### MD模拟研究MFI沸石晶体双模板剂择优生长机理

1. 复旦大学化学系 上海市分子催化与新材料重点实验室 上海 200433
• 投稿日期:2012-03-04 发布日期:2012-05-29
• 通讯作者: 龙英才 E-mail:yclong@fudan.edu.cn
• 基金资助:
项目受国家基础研究发展计划(No. 2003CB615801)和国家自然科学基金(Nos. 20073010, 20025310)资助.

### Growth Mechanism Study on b-axis Oriented MFI Zeolite with MD Simulation

Yu Hui, Guo Juan, Wang Jing, Long Yingcai

1. Shanghai Key Laboratory of Molecular Catalysis and Innovative Materials, Department of Chemistry, Fudan University, Shanghai 200433
• Received:2012-03-04 Published:2012-05-29
• Supported by:
Project supported by the Basic Research Program of China (No. 2003CB615801) and the National Natural Science Foundation of China (Nos. 20073010, 20025310).

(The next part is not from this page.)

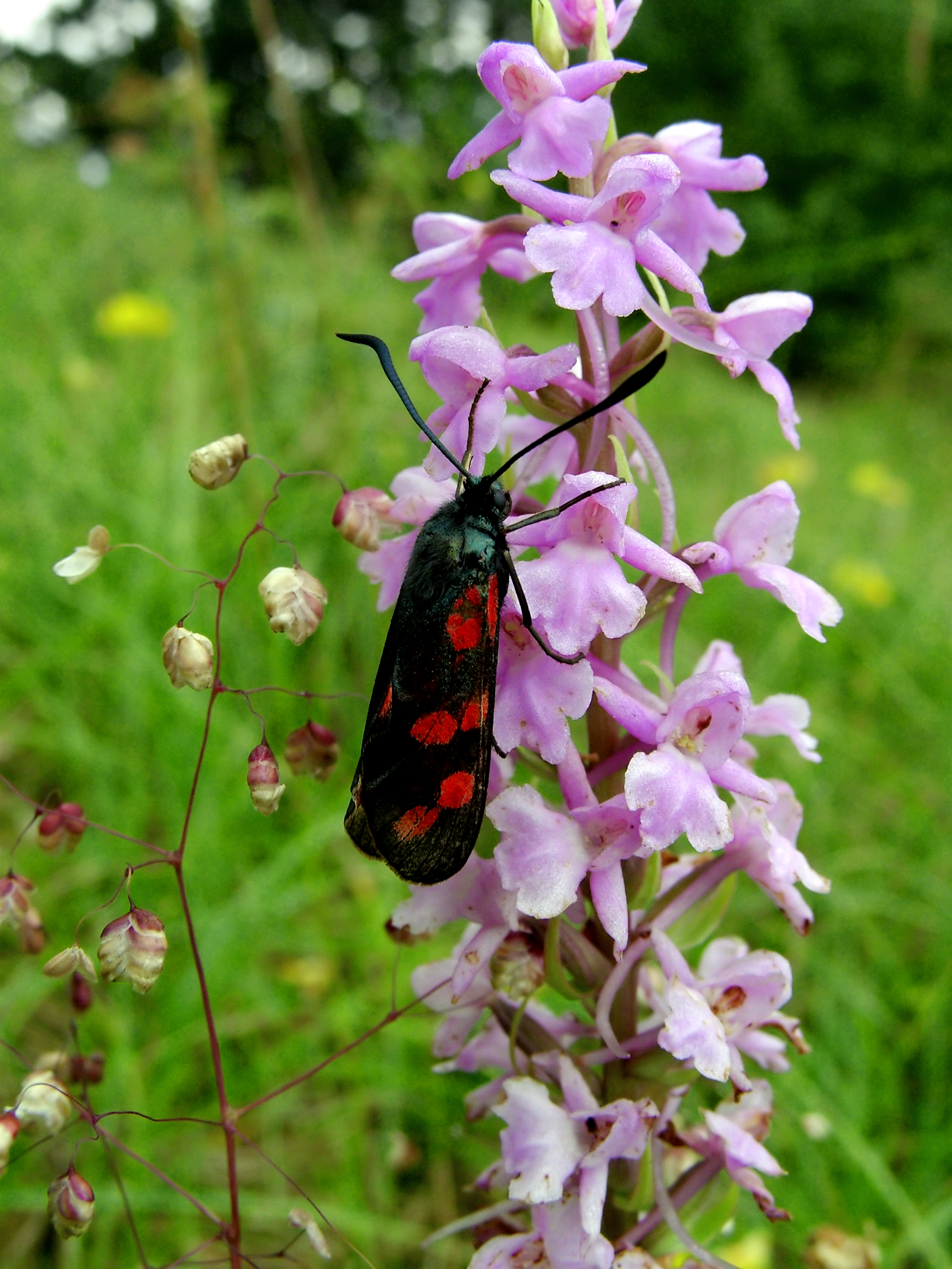 Beschreibung: Sechsfleck-Widderchen oder Blutströpfchen (Zygaena filipendulae) auf Mücken-Händelwurz (Gymnadenia conopsea); links: Gemeines Zittergras (Briza media) Aufnahmedatum: 23. Juni 2007 Ort: Ziegenberg Fotograf: ArtMechanic

Co-templating role in the growth of b-axis oriented siliceous MFI type zeolite crystals was studied by molecular dynamic (MD) simulation. A siliceous supercell consisting of 2×2×2 unit cell is adopted as the inner part of the simulated structure for the zeolite. The crystal structures, adopted as simulated growing part of the zeolite, are four cleavage surface models along a or b axis individually, which cleaved from a supercell consisting of 1×1×2 unit cell and the Si-O hanging bonds are saturated by H atoms. The dynamic behaviors of two templates (n-propylamine and hexamethylene tetramine) in the cages of channel intersections and the opening channel windows were investigated with NVT MD simulations in 450 K for 5×105 fs each run, using pcff forcefields. The simulations were performed by Discover module from Accelrys Material Studio. The interaction energies between the templates and the zeolite, and the average values of coordinates imaging the trajectories of the templates in times of whole MD simulation, are used as two indicators for investigating the dynamic adsorption sites and the size match with the channel wall for the templates. The results indicate: (1) hexamethylene tetramine (HMTA) molecule is hold at the opening window of the channel along a axis (site I) and extruded out of the opening window of channel along b axis (site III) to nearby crystal-growing site (site IV); (2) mean-squared-displacement (MSD) analysis reveals that strong interaction exists between n-propylamine molecule and the zeolite because of the fact that N-atom is sticking to the adsorption site while other atoms of the molecule are rotating and moving with freedom. On the other hand, all atoms of HMTA molecule are almost frozen in the constrained space of the channel cage. As an evidently deduction, n-propylamine molecules play a major directing role in the formation and the growth of the zeolite crystals, while HMTA molecules promote the growth of the crystal surface along a axis and impede the growth of the crystal surface along b axis.